▶ [What is needed]
Down to the final line, print the records below exactly and without pictures.

** Opening Provided data block **

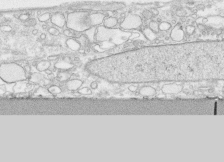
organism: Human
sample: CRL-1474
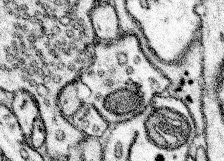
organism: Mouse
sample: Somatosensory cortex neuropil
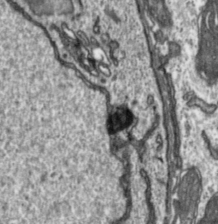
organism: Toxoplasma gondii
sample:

** Closing Provided data block **

▶ [Written reply]
organism: Human
sample: CRL-1474
organism: Mouse
sample: Somatosensory cortex neuropil
organism: Toxoplasma gondii
sample:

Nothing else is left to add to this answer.